BI-POLAR DISORDER (MANIC DEPRESSION)
Both these terms are used to describe this condition where a person may ‘swing’ between episodes of extreme low mood and depressive symptoms to being ‘high’ or elated. During a manic episode a person may have high energy levels, grand or unrealistic ideas and become reckless (e.g. taking risks, overspending). People may go through the mood cycles at different rates and times. Click here for more information.
PSYCHOSIS & SCHIZOPHRENIA
Psychosis is a term used when a person appears to lose touch with reality. Schizophrenia is the most common form and people may hear, see or believe things that aren’t real to others (e.g. hearing voices, feelings of paranoia). If the illness becomes chronic (long term) the person may withdraw from the outside world and neglect themselves. Click here for more information and to watch a video about psychosis.
There are other conditions such as Personality Disorder and mental ill health is often associated with eating disorders, and drug and alcohol abuse. For more information about mental health conditions, treatment and recovery visit www.nhs.uk
There are many different types of therapies or ‘talking treatments’ which can involve talking over difficulties and feelings, changing the way they communicate or behave or make decisions that affect their lives. Some common talking treatments are counselling, cognitive behavioural therapy (CBT), and psychotherapy. Therapies can be offered through the NHS usually via GP referral or can be paid for privately. Medication can be very effective especially if used alongside ‘talking treatments’, support from others and lifestyle changes. If a person’s symptoms are severe enough they may be referred by their GP to specialist or ‘secondary care’ mental health services. Some people may also be 'sectioned' - click on the link to find out what that means.
Recovery is about seeing people beyond their problems, recognising and fostering the opportunities that harness their abilities, interests and dreams. Unlike with a physical illness, it is not always possible to talk of a ‘cure’. In a mental health context, recovery emphasises that while people may not have full control over their symptoms, they can have full control over their lives. The MINDFUL EMPLOYER Line Managers’ Resource contains more information and guidance about supporting your staff.

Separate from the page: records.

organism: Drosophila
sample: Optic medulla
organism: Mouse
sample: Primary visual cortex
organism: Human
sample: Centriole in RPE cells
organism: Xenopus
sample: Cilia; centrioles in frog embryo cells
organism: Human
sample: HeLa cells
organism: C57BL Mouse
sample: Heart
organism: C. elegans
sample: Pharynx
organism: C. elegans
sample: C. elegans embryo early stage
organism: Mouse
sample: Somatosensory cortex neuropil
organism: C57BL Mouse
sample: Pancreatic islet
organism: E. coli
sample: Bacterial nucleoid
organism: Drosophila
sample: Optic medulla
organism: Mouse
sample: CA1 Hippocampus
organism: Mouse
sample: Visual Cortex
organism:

And take a look at an ACAS online learning course developed in conjunction with MINDFUL EMPLOYER. Scroll down the courses to Mental health awareness for employers. You'll need to log in or create an account.
SOME NOTES ABOUT...
If you are worried about someone who is expressing suicidal thoughts then there is some useful information on suicide.

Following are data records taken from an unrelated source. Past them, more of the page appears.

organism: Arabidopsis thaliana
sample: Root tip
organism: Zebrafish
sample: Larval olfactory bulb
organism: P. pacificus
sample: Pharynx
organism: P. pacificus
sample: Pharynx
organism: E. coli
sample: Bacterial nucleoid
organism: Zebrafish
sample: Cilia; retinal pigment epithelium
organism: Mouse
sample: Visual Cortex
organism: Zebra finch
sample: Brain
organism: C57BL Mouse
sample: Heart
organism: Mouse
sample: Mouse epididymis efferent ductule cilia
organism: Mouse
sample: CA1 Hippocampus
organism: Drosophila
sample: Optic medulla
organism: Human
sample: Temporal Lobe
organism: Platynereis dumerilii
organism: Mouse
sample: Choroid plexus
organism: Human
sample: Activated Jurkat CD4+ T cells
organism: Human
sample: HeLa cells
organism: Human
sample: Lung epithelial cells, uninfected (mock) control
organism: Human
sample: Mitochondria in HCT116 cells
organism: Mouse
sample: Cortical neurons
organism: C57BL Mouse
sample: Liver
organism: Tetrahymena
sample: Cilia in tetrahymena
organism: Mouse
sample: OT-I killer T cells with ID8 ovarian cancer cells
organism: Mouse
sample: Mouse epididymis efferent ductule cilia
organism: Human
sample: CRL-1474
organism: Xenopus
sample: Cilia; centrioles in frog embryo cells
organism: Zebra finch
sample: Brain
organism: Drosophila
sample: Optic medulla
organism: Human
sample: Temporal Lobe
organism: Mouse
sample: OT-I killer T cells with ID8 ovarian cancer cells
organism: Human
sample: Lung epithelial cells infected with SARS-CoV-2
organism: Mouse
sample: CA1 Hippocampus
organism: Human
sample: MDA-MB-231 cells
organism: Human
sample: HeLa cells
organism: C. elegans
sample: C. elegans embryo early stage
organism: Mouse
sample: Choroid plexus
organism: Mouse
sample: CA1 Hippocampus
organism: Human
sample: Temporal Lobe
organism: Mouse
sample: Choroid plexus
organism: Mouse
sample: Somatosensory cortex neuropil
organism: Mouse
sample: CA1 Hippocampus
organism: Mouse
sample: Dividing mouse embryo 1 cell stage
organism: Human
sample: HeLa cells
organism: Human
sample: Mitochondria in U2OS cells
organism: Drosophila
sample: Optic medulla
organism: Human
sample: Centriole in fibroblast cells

Asperger Syndrome and other Autistic Spectrum Disorders are not mental health conditions but people with such conditions may also experience mental ill health - download this useful paper about Autism & the workplace from the TUC. AS Mentoring offer specialist workplace support as do the National Autistic Society.
Alcohol and drug use can also be associated with mental ill health. There is a lot of information available about alcohol issues and drug usage. Alcoholics Anonymous have Employment Liaison Officers who can provide support for employers and employees.